=== Data segment ===

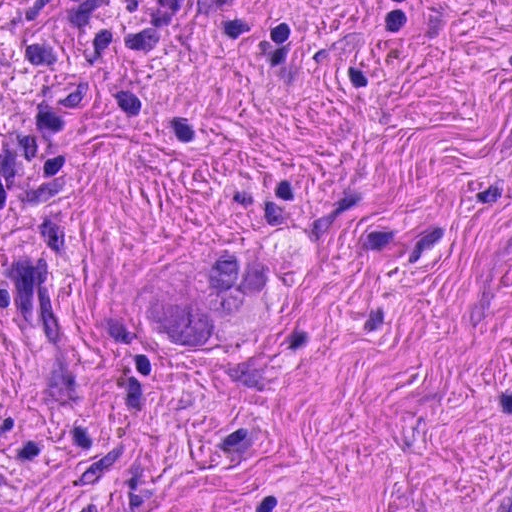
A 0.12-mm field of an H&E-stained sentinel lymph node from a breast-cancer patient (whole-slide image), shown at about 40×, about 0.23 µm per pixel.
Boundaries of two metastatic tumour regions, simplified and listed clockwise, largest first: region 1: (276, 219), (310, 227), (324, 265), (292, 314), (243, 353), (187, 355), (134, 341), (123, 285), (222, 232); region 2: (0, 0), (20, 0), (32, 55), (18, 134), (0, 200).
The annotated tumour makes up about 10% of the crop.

===

What is being asked: Whenever the string "about" turns up in a line of the material, that line counts; say how many such lines there are, giving the number only.

Solution for this task: 2